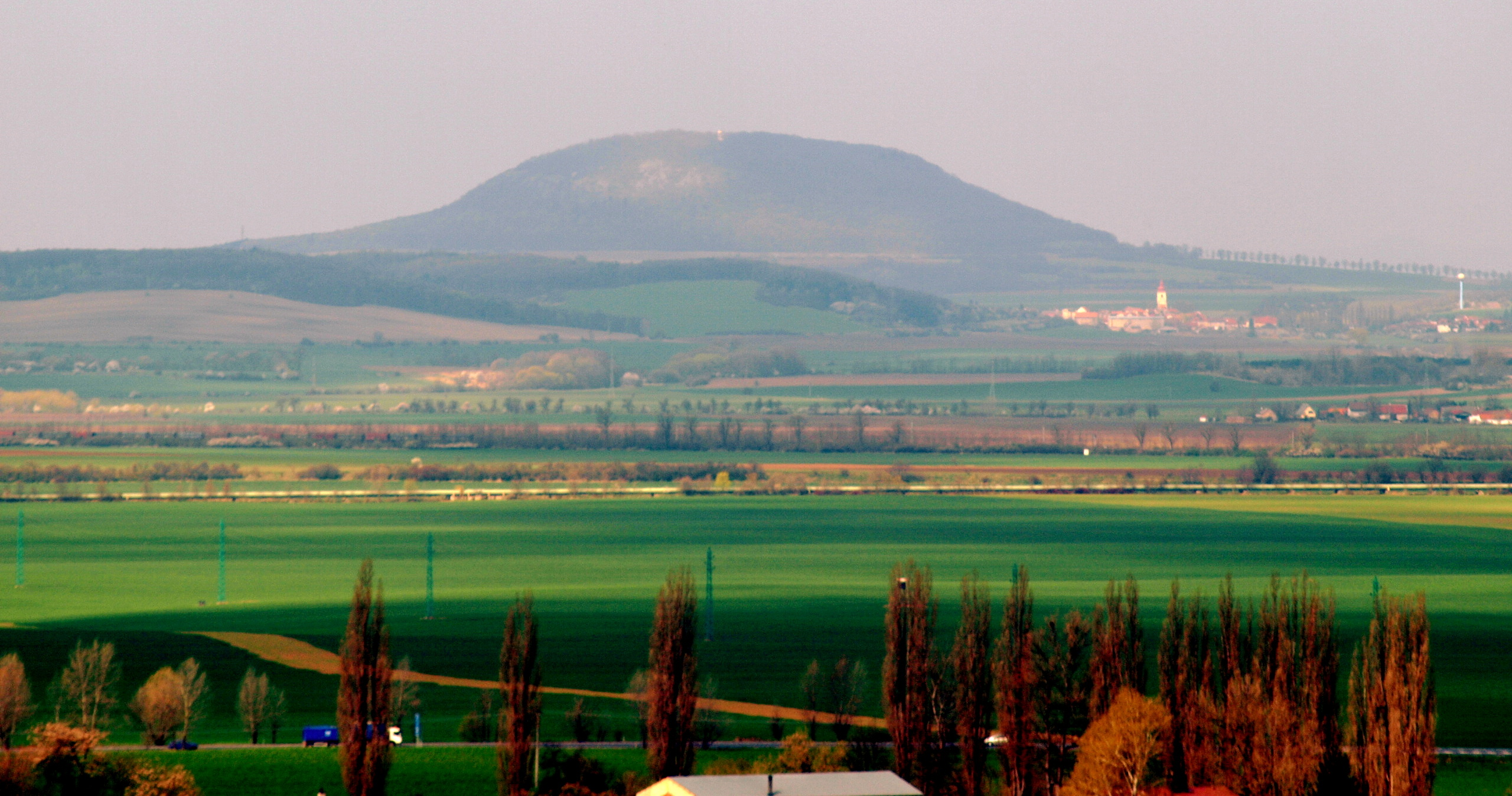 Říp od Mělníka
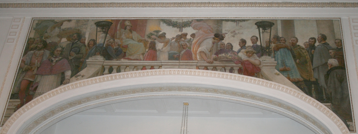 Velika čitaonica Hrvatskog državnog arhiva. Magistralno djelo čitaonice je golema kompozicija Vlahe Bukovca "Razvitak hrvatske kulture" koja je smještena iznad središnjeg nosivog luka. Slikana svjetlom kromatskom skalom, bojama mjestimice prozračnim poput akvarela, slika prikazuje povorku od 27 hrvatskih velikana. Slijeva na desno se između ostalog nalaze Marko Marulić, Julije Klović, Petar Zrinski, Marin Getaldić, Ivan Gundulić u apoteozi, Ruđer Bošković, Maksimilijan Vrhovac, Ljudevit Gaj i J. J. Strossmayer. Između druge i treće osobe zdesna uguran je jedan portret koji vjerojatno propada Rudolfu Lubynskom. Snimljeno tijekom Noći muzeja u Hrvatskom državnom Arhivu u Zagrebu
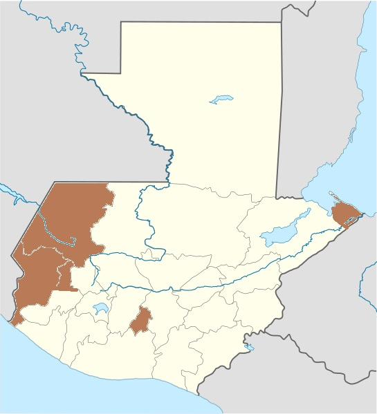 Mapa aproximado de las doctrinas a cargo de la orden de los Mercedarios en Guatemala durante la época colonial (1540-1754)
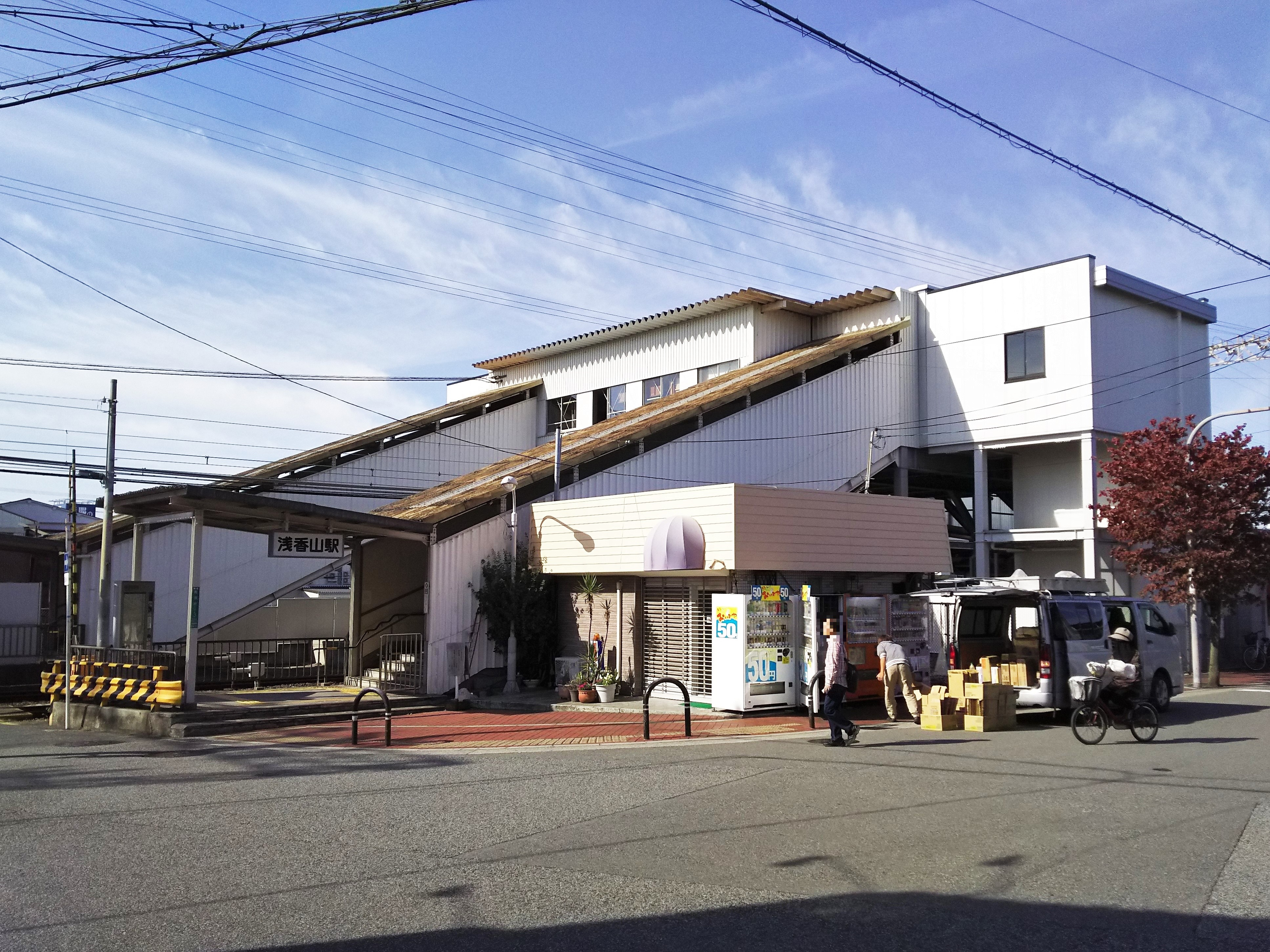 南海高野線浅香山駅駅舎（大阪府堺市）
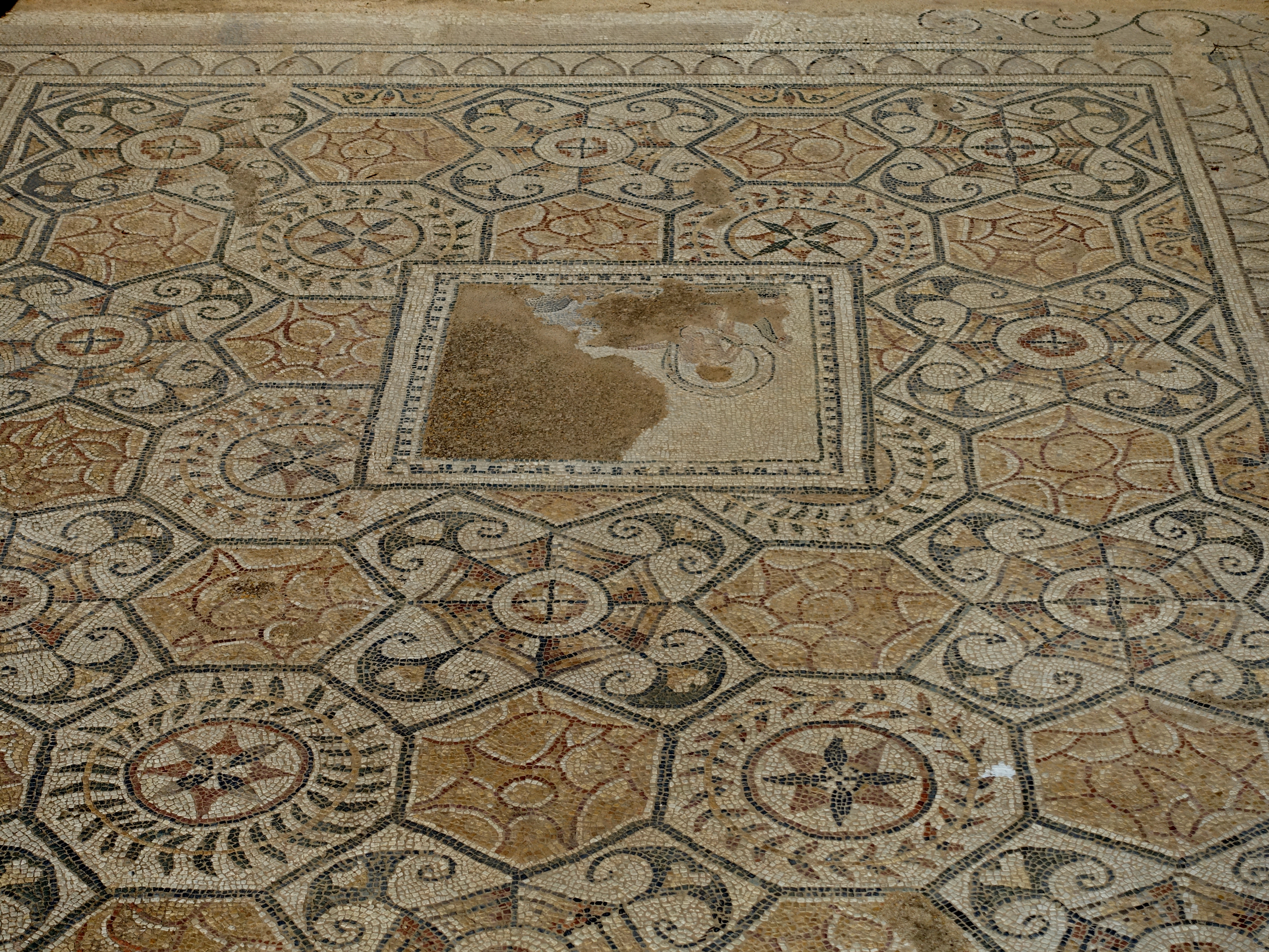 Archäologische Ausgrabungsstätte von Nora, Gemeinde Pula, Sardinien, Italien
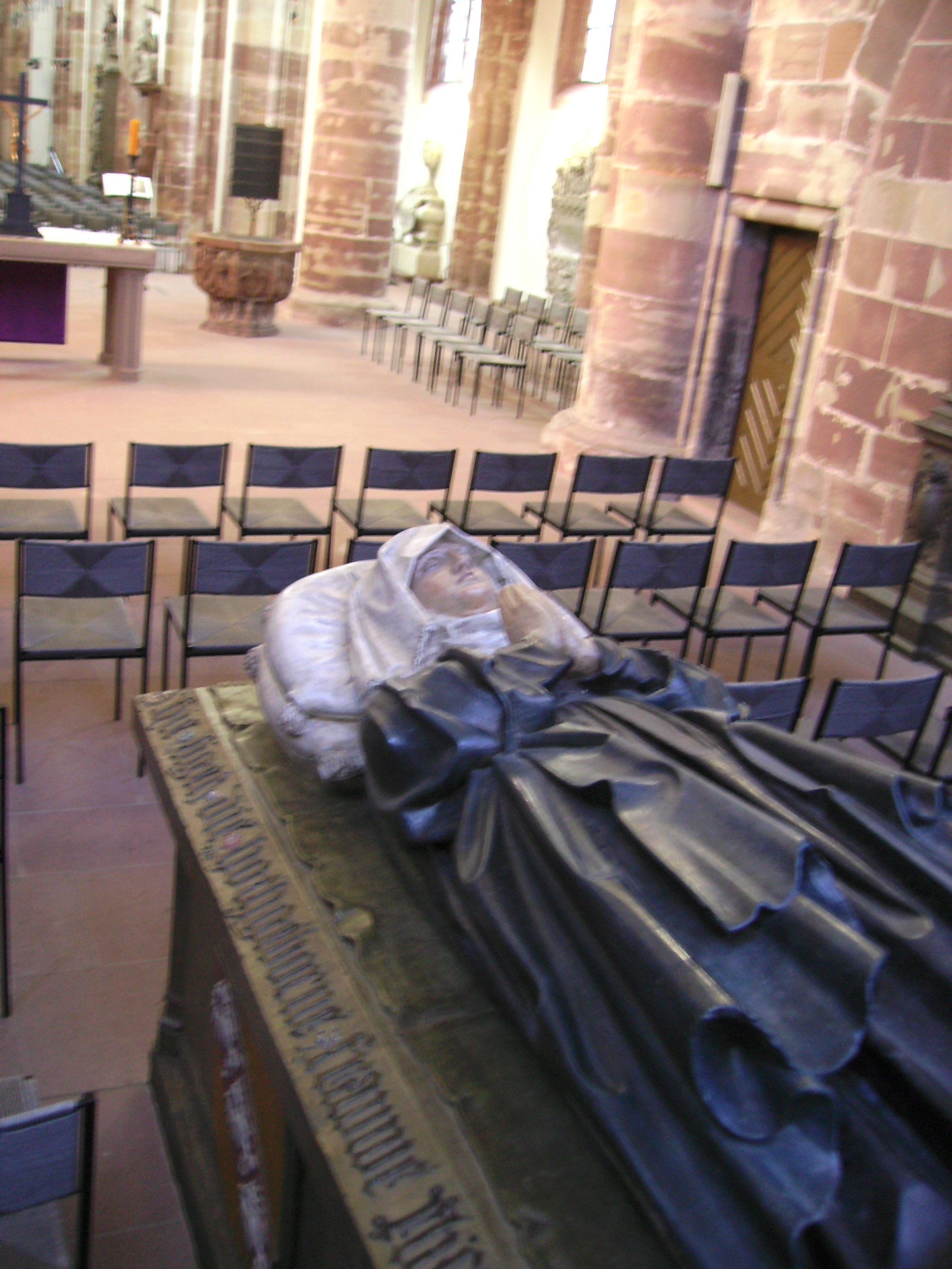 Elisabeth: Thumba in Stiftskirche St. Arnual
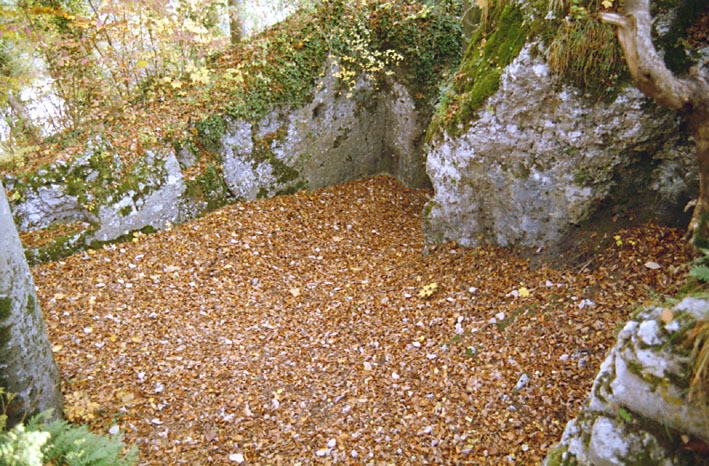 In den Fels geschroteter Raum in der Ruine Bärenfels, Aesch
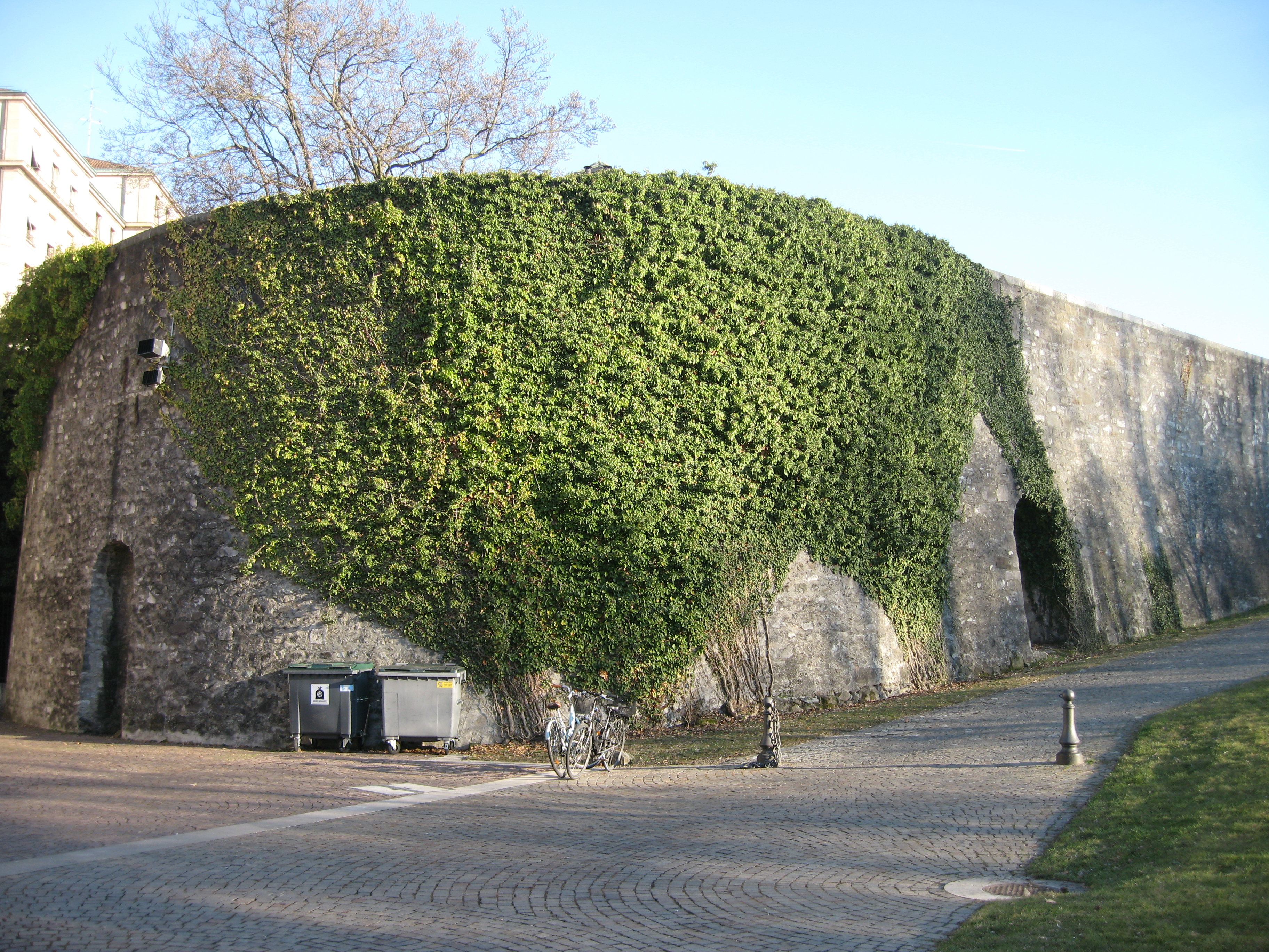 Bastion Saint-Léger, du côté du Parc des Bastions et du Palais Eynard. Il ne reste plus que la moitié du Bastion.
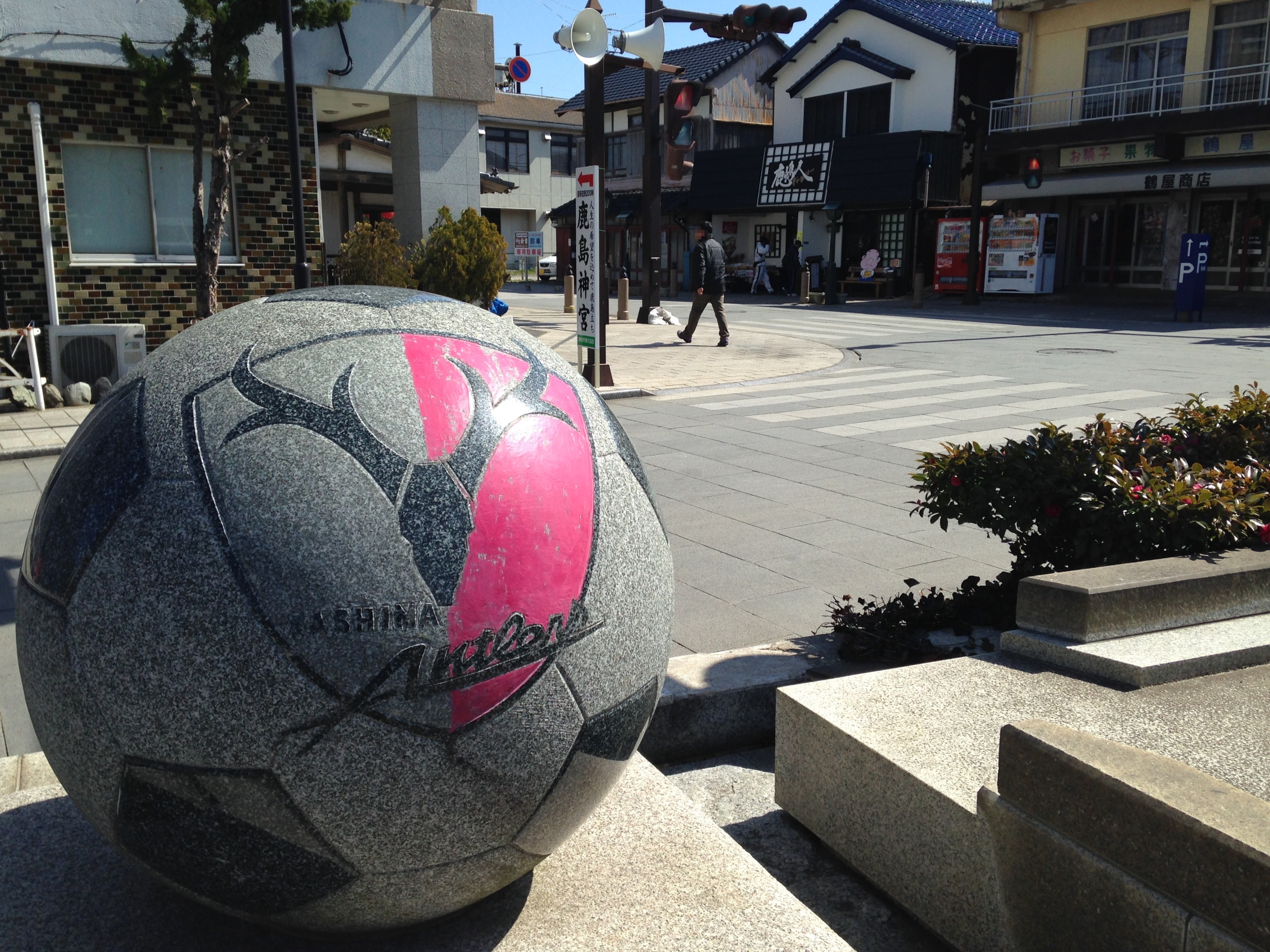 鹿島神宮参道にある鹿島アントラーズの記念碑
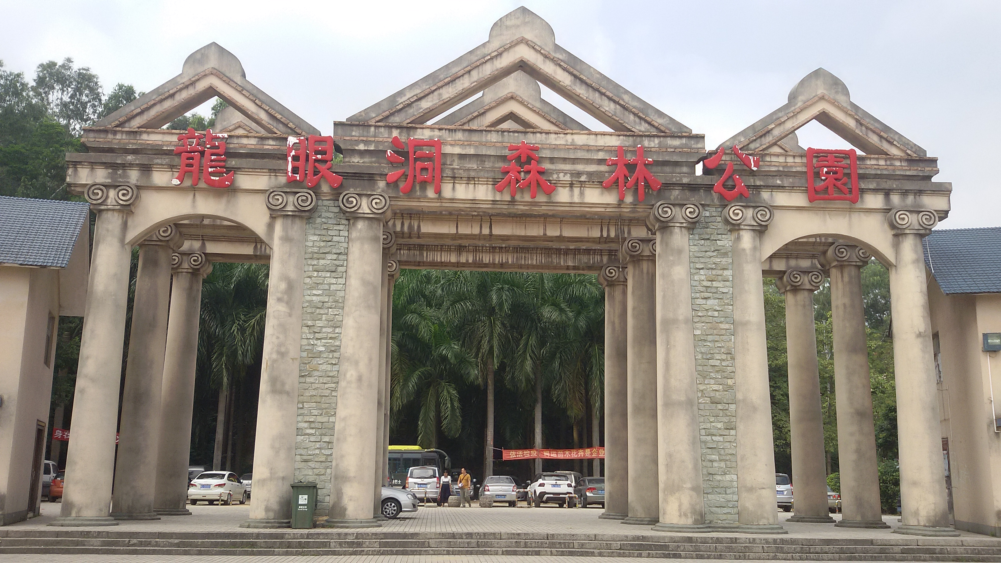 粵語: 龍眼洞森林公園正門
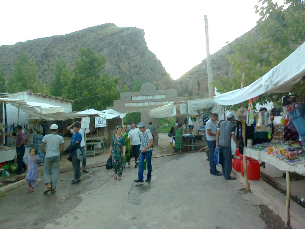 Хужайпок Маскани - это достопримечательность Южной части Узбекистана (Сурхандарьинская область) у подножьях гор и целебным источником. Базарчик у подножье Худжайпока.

◇ ◇ ◇ ◇

* EXERCISE PROMPT
Word for word, restate all of the material above except its pictures.

* ANSWER FOR THE TASK
 Říp od Mělníka
 Velika čitaonica Hrvatskog državnog arhiva. Magistralno djelo čitaonice je golema kompozicija Vlahe Bukovca "Razvitak hrvatske kulture" koja je smještena iznad središnjeg nosivog luka. Slikana svjetlom kromatskom skalom, bojama mjestimice prozračnim poput akvarela, slika prikazuje povorku od 27 hrvatskih velikana. Slijeva na desno se između ostalog nalaze Marko Marulić, Julije Klović, Petar Zrinski, Marin Getaldić, Ivan Gundulić u apoteozi, Ruđer Bošković, Maksimilijan Vrhovac, Ljudevit Gaj i J. J. Strossmayer. Između druge i treće osobe zdesna uguran je jedan portret koji vjerojatno propada Rudolfu Lubynskom. Snimljeno tijekom Noći muzeja u Hrvatskom državnom Arhivu u Zagrebu
 Mapa aproximado de las doctrinas a cargo de la orden de los Mercedarios en Guatemala durante la época colonial (1540-1754)
 南海高野線浅香山駅駅舎（大阪府堺市）
 Archäologische Ausgrabungsstätte von Nora, Gemeinde Pula, Sardinien, Italien
 Elisabeth: Thumba in Stiftskirche St. Arnual
 In den Fels geschroteter Raum in der Ruine Bärenfels, Aesch
 Bastion Saint-Léger, du côté du Parc des Bastions et du Palais Eynard. Il ne reste plus que la moitié du Bastion.
 鹿島神宮参道にある鹿島アントラーズの記念碑
 粵語: 龍眼洞森林公園正門
 Хужайпок Маскани - это достопримечательность Южной части Узбекистана (Сурхандарьинская область) у подножьях гор и целебным источником. Базарчик у подножье Худжайпока.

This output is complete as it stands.